Launch Traditions: Let them eat cake - graham-miln
http://www.dssw.co.uk/blog/2007/04/01/launch-traditions-let-them-eat-cake/
======
e1ven
It's this sort of tradition that helps build corporate culture, and helps
people feel like a group a friends doing something, rather than just a job.

Dilbert often mocks team rituals, and things that help unify people, but it
these little things...

There's been three companies that I've worked at that tried to bring peopel
together-

The first, a 500+ person monolith did the traditional Company picnics- It
helped to connect people together, but it felt generic. It felt like anyone
could have been doing that because, well, everyone was ;)

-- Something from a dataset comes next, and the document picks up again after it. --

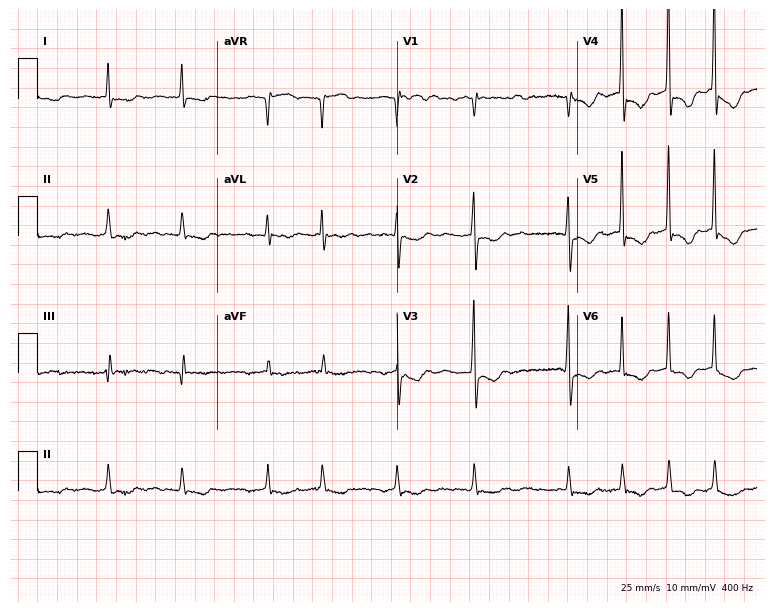
ECG — a woman, 68 years old. Findings include atrial fibrillation.

Years later, when I was working at a Video Game company working on a 3d
shooter, we brough everyone out for paintball. It was Fun, and it meant more
because it was more about what we were doing.. It wasn't just generic company
stuff- I remember some of the programmers talking about shots they made in the
paintball, and how they could implement those in the engine.

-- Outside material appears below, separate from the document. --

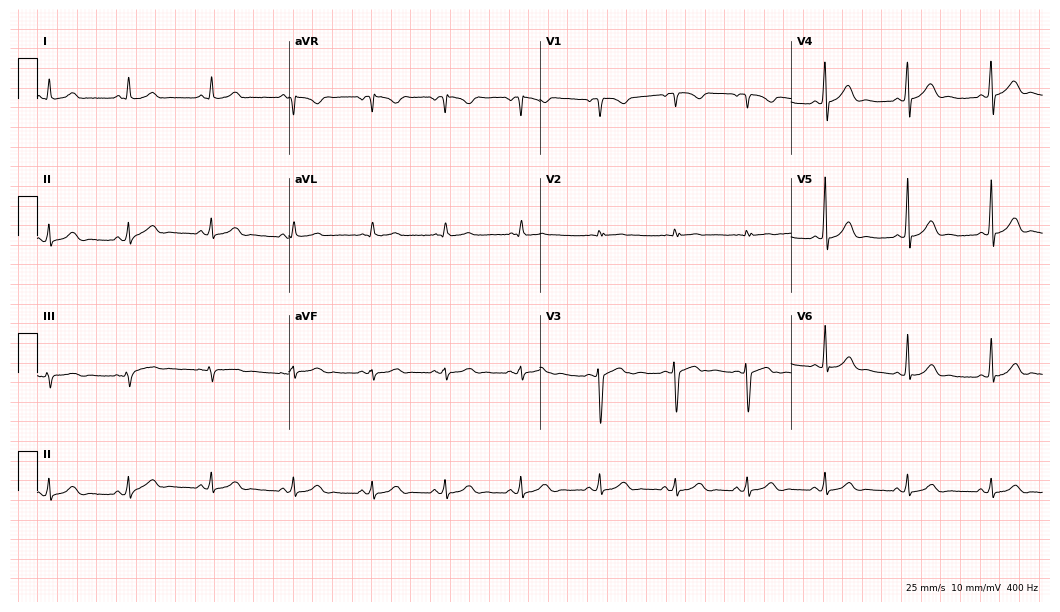
12-lead ECG from a female patient, 22 years old. Labelled as a normal ECG.

Later still, I worked at a startup. Working at a startup we were all closer to
one another- We often put in long hours to try to get the next revision out,
or the next round of bugs squashed. While we haven't done any massive outings
yet, we've developed out little in-house traditions. We "always" go out to Foo
for food, or "always" do Halo games after a hard night of code.. It doesn't
matter that it's easy, what matters is that it's what -we do-.. We develop out
own little in-jokes, and it helps everyone to feel like they're on the same
journey, rather than just in the same office.